▶ **What is being asked**
A faithful copy of every record is needed here. Images must not appear in it.

+ + +

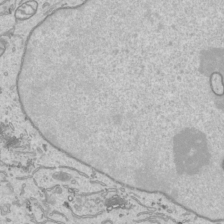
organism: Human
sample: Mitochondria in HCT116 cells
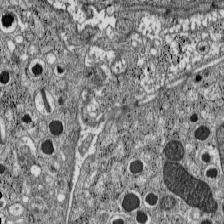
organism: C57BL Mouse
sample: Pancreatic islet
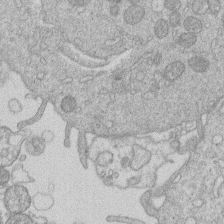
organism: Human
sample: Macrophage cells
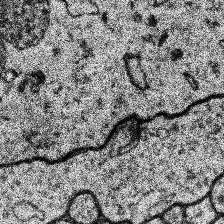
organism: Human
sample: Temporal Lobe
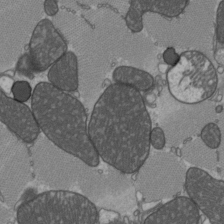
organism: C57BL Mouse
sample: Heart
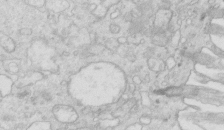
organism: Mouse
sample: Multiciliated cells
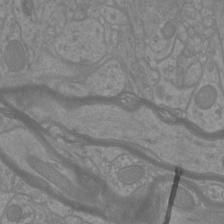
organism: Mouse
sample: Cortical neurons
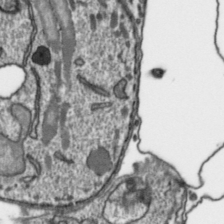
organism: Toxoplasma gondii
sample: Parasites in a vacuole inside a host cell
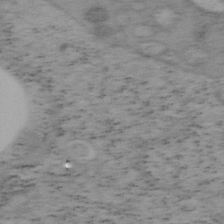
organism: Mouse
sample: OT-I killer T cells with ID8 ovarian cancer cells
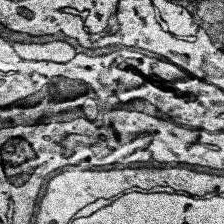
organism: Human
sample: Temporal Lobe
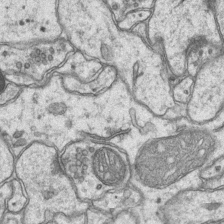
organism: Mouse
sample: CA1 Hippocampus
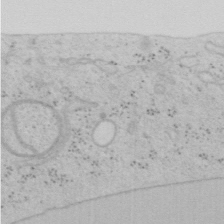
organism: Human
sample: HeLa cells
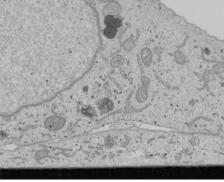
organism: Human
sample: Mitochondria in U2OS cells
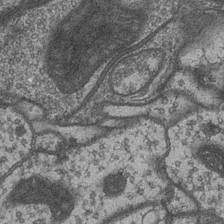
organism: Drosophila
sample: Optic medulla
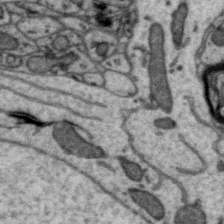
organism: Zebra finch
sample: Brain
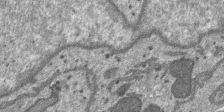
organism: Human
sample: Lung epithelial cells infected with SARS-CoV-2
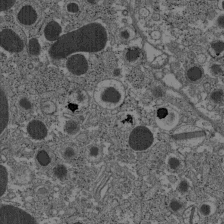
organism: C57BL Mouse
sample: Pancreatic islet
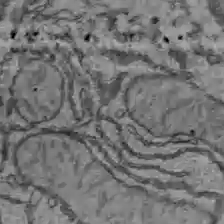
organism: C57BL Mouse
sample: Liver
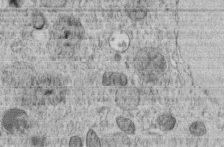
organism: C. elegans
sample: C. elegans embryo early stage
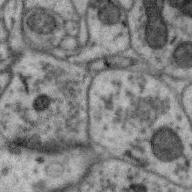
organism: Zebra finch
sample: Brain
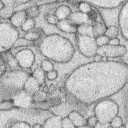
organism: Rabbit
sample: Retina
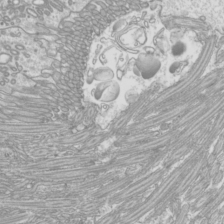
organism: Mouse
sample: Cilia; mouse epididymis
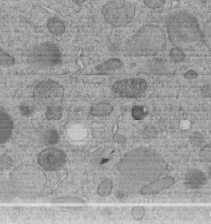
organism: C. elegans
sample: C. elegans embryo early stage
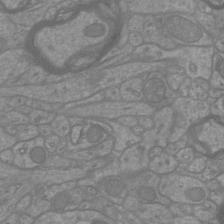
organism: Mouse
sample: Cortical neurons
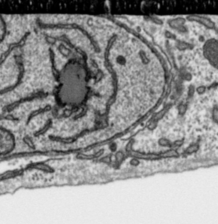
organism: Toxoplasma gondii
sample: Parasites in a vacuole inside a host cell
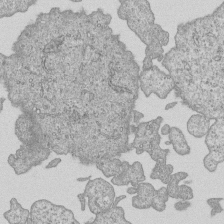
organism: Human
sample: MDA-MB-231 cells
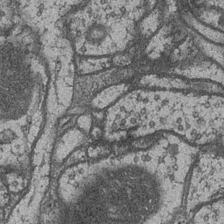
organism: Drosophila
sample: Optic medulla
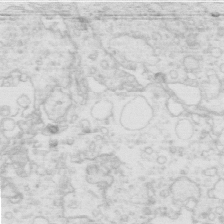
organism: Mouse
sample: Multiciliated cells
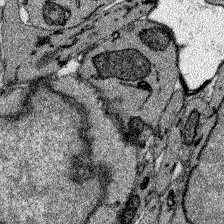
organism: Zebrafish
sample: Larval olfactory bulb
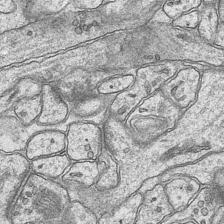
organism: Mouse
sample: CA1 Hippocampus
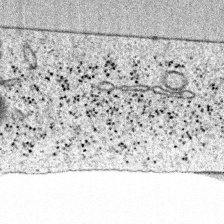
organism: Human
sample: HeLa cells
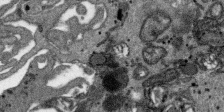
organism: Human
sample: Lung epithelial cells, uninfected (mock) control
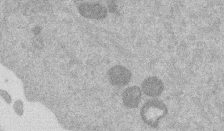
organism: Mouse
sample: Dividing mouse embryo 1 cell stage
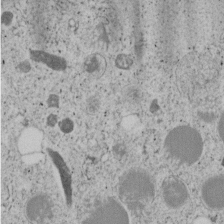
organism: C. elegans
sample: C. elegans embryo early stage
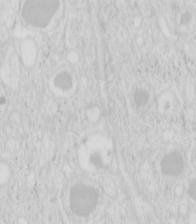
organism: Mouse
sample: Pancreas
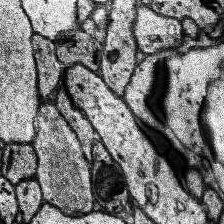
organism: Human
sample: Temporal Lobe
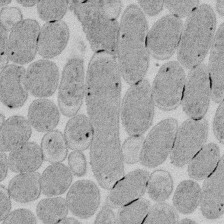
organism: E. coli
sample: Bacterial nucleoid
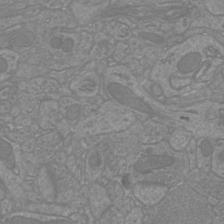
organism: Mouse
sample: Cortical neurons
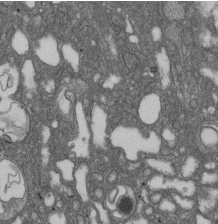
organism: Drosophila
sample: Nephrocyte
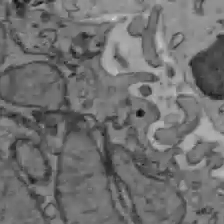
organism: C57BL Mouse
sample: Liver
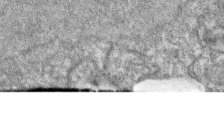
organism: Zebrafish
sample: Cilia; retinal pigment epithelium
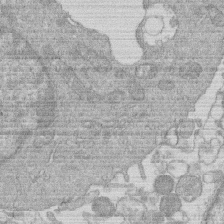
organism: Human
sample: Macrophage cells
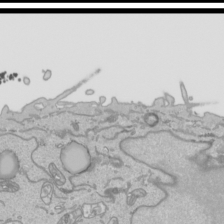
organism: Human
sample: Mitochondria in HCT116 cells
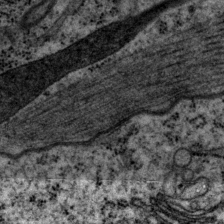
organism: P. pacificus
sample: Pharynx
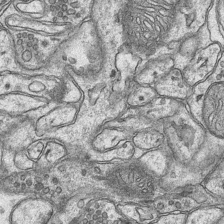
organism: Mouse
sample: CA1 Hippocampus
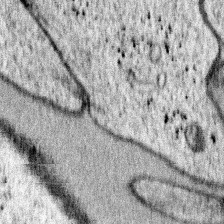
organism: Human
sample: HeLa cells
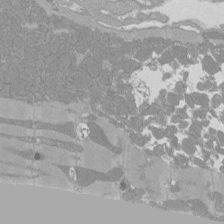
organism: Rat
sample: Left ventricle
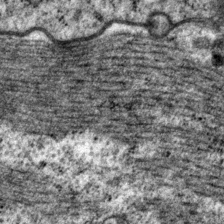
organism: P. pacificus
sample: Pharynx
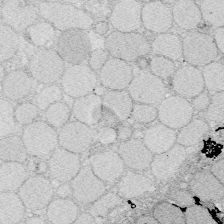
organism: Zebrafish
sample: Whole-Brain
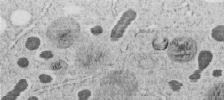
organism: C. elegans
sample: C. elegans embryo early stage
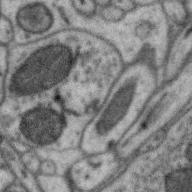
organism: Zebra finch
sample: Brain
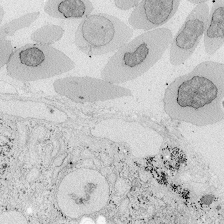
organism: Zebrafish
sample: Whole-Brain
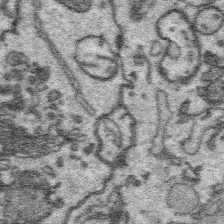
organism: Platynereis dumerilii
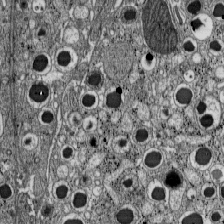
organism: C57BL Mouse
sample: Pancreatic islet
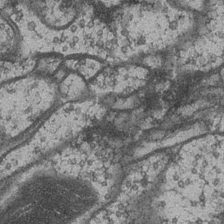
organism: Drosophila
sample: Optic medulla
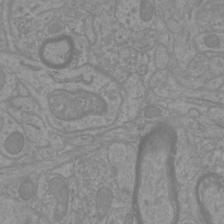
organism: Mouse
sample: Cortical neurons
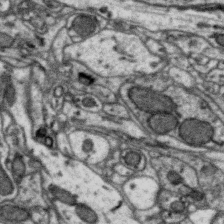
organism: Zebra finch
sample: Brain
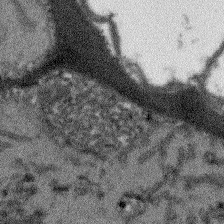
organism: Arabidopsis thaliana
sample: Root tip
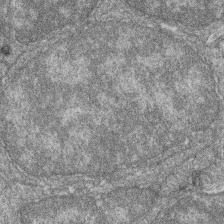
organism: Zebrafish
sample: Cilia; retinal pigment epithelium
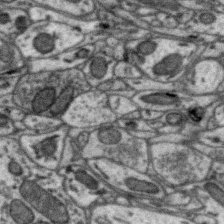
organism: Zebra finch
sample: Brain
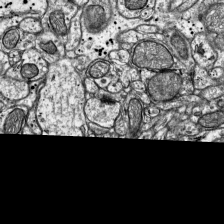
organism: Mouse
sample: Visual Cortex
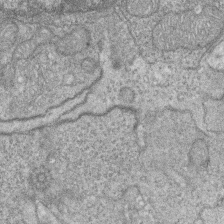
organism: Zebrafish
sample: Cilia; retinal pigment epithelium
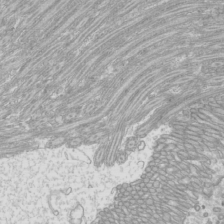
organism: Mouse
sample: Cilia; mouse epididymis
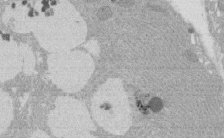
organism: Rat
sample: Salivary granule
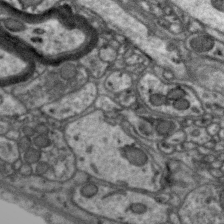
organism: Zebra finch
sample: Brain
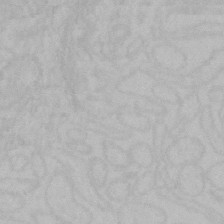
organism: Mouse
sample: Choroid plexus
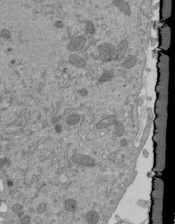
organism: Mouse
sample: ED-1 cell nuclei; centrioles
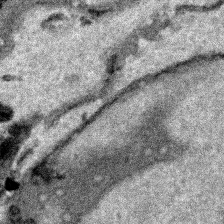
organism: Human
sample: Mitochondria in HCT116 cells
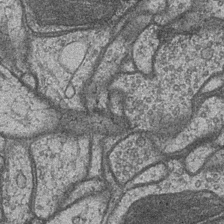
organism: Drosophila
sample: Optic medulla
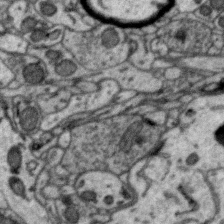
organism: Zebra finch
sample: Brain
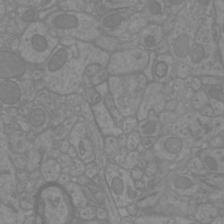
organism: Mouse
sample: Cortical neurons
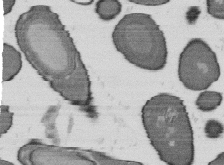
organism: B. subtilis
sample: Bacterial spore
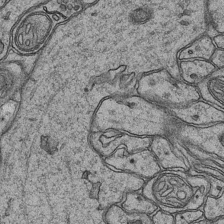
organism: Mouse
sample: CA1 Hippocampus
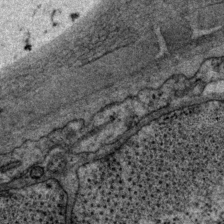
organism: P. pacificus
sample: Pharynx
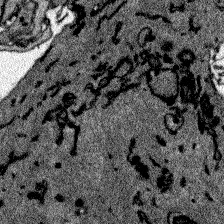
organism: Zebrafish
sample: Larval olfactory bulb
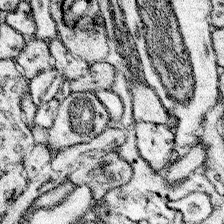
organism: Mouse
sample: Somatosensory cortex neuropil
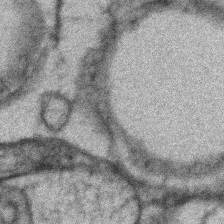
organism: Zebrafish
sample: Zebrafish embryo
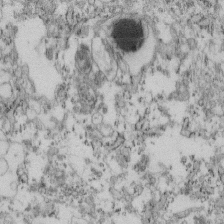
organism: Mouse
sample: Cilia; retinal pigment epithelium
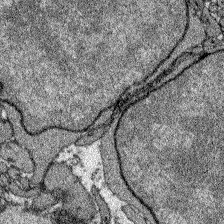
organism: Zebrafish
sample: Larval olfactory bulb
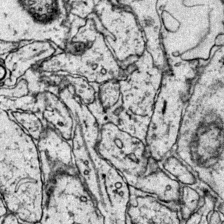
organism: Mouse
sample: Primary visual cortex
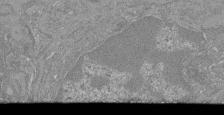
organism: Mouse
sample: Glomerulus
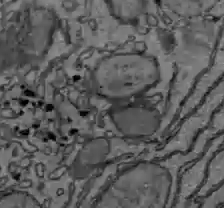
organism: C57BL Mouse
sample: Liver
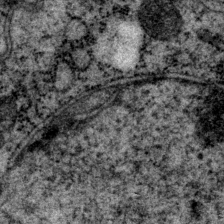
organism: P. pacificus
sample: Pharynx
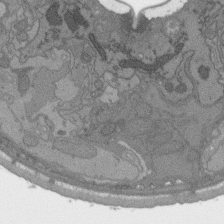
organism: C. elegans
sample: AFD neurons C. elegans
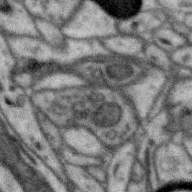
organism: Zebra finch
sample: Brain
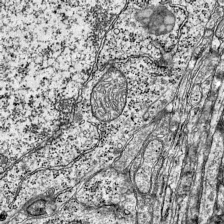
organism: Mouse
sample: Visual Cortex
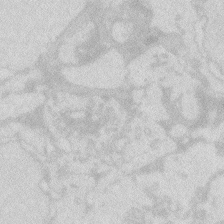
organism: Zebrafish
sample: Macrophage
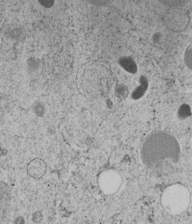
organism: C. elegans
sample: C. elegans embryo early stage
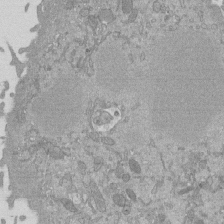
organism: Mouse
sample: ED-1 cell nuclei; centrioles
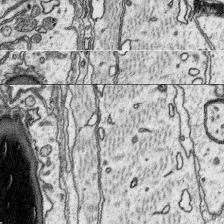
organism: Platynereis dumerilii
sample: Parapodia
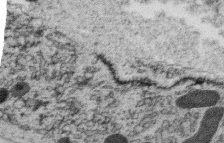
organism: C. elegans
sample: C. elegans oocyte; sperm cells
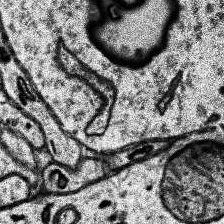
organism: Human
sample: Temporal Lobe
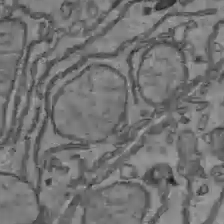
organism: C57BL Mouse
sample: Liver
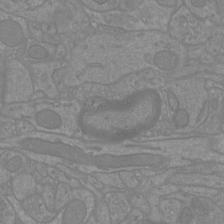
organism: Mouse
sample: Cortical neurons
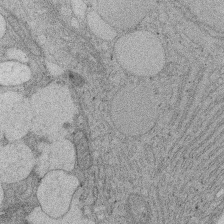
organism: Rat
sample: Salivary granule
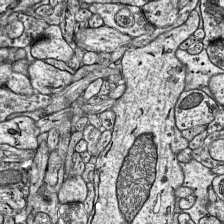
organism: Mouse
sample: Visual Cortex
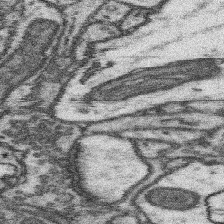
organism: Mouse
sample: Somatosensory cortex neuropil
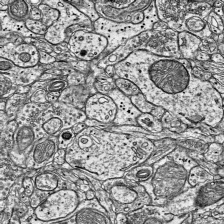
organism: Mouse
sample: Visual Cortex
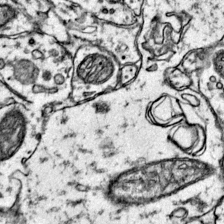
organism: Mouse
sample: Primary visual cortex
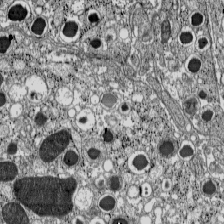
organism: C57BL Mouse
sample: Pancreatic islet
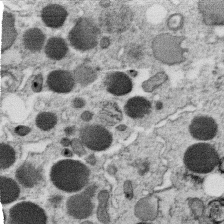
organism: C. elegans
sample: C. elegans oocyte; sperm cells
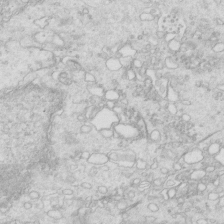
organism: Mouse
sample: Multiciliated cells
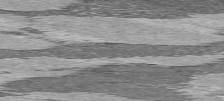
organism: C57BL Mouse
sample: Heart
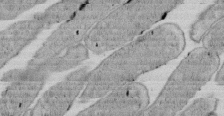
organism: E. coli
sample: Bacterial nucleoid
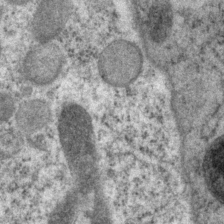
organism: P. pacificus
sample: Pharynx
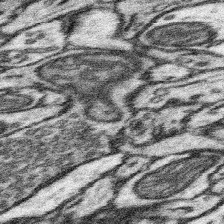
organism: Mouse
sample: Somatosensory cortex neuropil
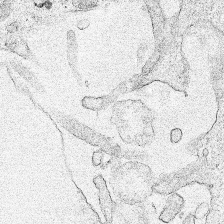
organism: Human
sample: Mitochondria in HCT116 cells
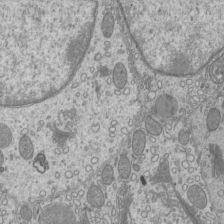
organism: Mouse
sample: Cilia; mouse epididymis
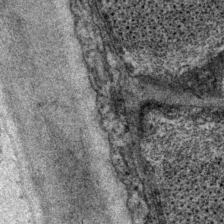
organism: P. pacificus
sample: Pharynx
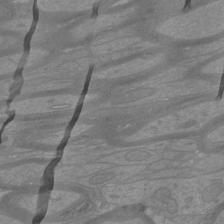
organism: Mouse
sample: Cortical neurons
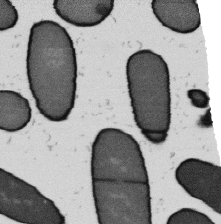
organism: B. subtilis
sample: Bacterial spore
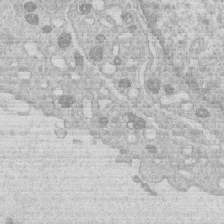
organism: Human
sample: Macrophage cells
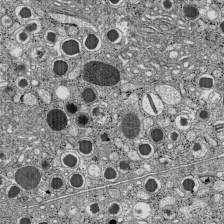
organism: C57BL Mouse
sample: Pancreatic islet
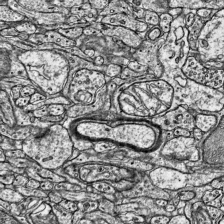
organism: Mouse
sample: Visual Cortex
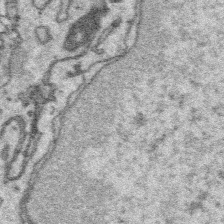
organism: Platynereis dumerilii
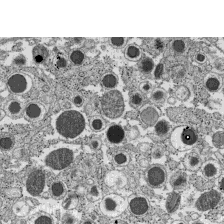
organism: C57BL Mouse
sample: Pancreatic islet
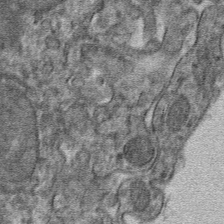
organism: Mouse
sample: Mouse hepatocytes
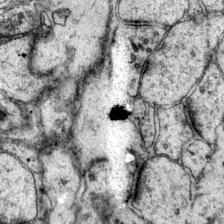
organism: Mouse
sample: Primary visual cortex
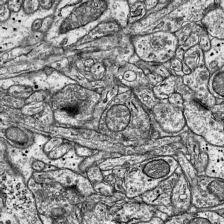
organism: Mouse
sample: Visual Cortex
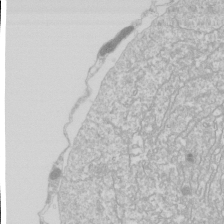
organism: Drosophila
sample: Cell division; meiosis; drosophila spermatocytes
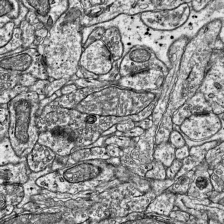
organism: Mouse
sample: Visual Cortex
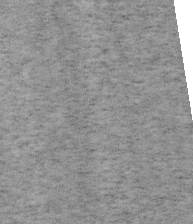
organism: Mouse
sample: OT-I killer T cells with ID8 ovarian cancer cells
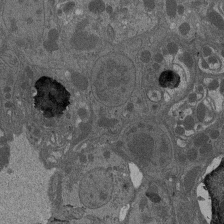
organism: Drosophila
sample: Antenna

+ + +

▶ **Response to the exercise**
organism: Human
sample: Mitochondria in HCT116 cells
organism: C57BL Mouse
sample: Pancreatic islet
organism: Human
sample: Macrophage cells
organism: Human
sample: Temporal Lobe
organism: C57BL Mouse
sample: Heart
organism: Mouse
sample: Multiciliated cells
organism: Mouse
sample: Cortical neurons
organism: Toxoplasma gondii
sample: Parasites in a vacuole inside a host cell
organism: Mouse
sample: OT-I killer T cells with ID8 ovarian cancer cells
organism: Human
sample: Temporal Lobe
organism: Mouse
sample: CA1 Hippocampus
organism: Human
sample: HeLa cells
organism: Human
sample: Mitochondria in U2OS cells
organism: Drosophila
sample: Optic medulla
organism: Zebra finch
sample: Brain
organism: Human
sample: Lung epithelial cells infected with SARS-CoV-2
organism: C57BL Mouse
sample: Pancreatic islet
organism: C57BL Mouse
sample: Liver
organism: C. elegans
sample: C. elegans embryo early stage
organism: Zebra finch
sample: Brain
organism: Rabbit
sample: Retina
organism: Mouse
sample: Cilia; mouse epididymis
organism: C. elegans
sample: C. elegans embryo early stage
organism: Mouse
sample: Cortical neurons
organism: Toxoplasma gondii
sample: Parasites in a vacuole inside a host cell
organism: Human
sample: MDA-MB-231 cells
organism: Drosophila
sample: Optic medulla
organism: Mouse
sample: Multiciliated cells
organism: Zebrafish
sample: Larval olfactory bulb
organism: Mouse
sample: CA1 Hippocampus
organism: Human
sample: HeLa cells
organism: Human
sample: Lung epithelial cells, uninfected (mock) control
organism: Mouse
sample: Dividing mouse embryo 1 cell stage
organism: C. elegans
sample: C. elegans embryo early stage
organism: Mouse
sample: Pancreas
organism: Human
sample: Temporal Lobe
organism: E. coli
sample: Bacterial nucleoid
organism: Mouse
sample: Cortical neurons
organism: Drosophila
sample: Nephrocyte
organism: C57BL Mouse
sample: Liver
organism: Zebrafish
sample: Cilia; retinal pigment epithelium
organism: Human
sample: Macrophage cells
organism: Human
sample: Mitochondria in HCT116 cells
organism: P. pacificus
sample: Pharynx
organism: Mouse
sample: CA1 Hippocampus
organism: Human
sample: HeLa cells
organism: Rat
sample: Left ventricle
organism: P. pacificus
sample: Pharynx
organism: Zebrafish
sample: Whole-Brain
organism: C. elegans
sample: C. elegans embryo early stage
organism: Zebra finch
sample: Brain
organism: Zebrafish
sample: Whole-Brain
organism: Platynereis dumerilii
organism: C57BL Mouse
sample: Pancreatic islet
organism: Drosophila
sample: Optic medulla
organism: Mouse
sample: Cortical neurons
organism: Zebra finch
sample: Brain
organism: Arabidopsis thaliana
sample: Root tip
organism: Zebrafish
sample: Cilia; retinal pigment epithelium
organism: Zebra finch
sample: Brain
organism: Mouse
sample: Visual Cortex
organism: Zebrafish
sample: Cilia; retinal pigment epithelium
organism: Mouse
sample: Cilia; mouse epididymis
organism: Rat
sample: Salivary granule
organism: Zebra finch
sample: Brain
organism: Mouse
sample: Choroid plexus
organism: Mouse
sample: ED-1 cell nuclei; centrioles
organism: Human
sample: Mitochondria in HCT116 cells
organism: Drosophila
sample: Optic medulla
organism: Zebra finch
sample: Brain
organism: Mouse
sample: Cortical neurons
organism: B. subtilis
sample: Bacterial spore
organism: Mouse
sample: CA1 Hippocampus
organism: P. pacificus
sample: Pharynx
organism: Zebrafish
sample: Larval olfactory bulb
organism: Mouse
sample: Somatosensory cortex neuropil
organism: Zebrafish
sample: Zebrafish embryo
organism: Mouse
sample: Cilia; retinal pigment epithelium
organism: Zebrafish
sample: Larval olfactory bulb
organism: Mouse
sample: Primary visual cortex
organism: Mouse
sample: Glomerulus
organism: C57BL Mouse
sample: Liver
organism: P. pacificus
sample: Pharynx
organism: C. elegans
sample: AFD neurons C. elegans
organism: Zebra finch
sample: Brain
organism: Mouse
sample: Visual Cortex
organism: Zebrafish
sample: Macrophage
organism: C. elegans
sample: C. elegans embryo early stage
organism: Mouse
sample: ED-1 cell nuclei; centrioles
organism: Platynereis dumerilii
sample: Parapodia
organism: C. elegans
sample: C. elegans oocyte; sperm cells
organism: Human
sample: Temporal Lobe
organism: C57BL Mouse
sample: Liver
organism: Mouse
sample: Cortical neurons
organism: Rat
sample: Salivary granule
organism: Mouse
sample: Visual Cortex
organism: Mouse
sample: Somatosensory cortex neuropil
organism: Mouse
sample: Visual Cortex
organism: Mouse
sample: Primary visual cortex
organism: C57BL Mouse
sample: Pancreatic islet
organism: C. elegans
sample: C. elegans oocyte; sperm cells
organism: Mouse
sample: Multiciliated cells
organism: C57BL Mouse
sample: Heart
organism: E. coli
sample: Bacterial nucleoid
organism: P. pacificus
sample: Pharynx
organism: Mouse
sample: Somatosensory cortex neuropil
organism: Human
sample: Mitochondria in HCT116 cells
organism: Mouse
sample: Cilia; mouse epididymis
organism: P. pacificus
sample: Pharynx
organism: Mouse
sample: Cortical neurons
organism: B. subtilis
sample: Bacterial spore
organism: Human
sample: Macrophage cells
organism: C57BL Mouse
sample: Pancreatic islet
organism: Mouse
sample: Visual Cortex
organism: Platynereis dumerilii
organism: C57BL Mouse
sample: Pancreatic islet
organism: Mouse
sample: Mouse hepatocytes
organism: Mouse
sample: Primary visual cortex
organism: Mouse
sample: Visual Cortex
organism: Drosophila
sample: Cell division; meiosis; drosophila spermatocytes
organism: Mouse
sample: Visual Cortex
organism: Mouse
sample: OT-I killer T cells with ID8 ovarian cancer cells
organism: Drosophila
sample: Antenna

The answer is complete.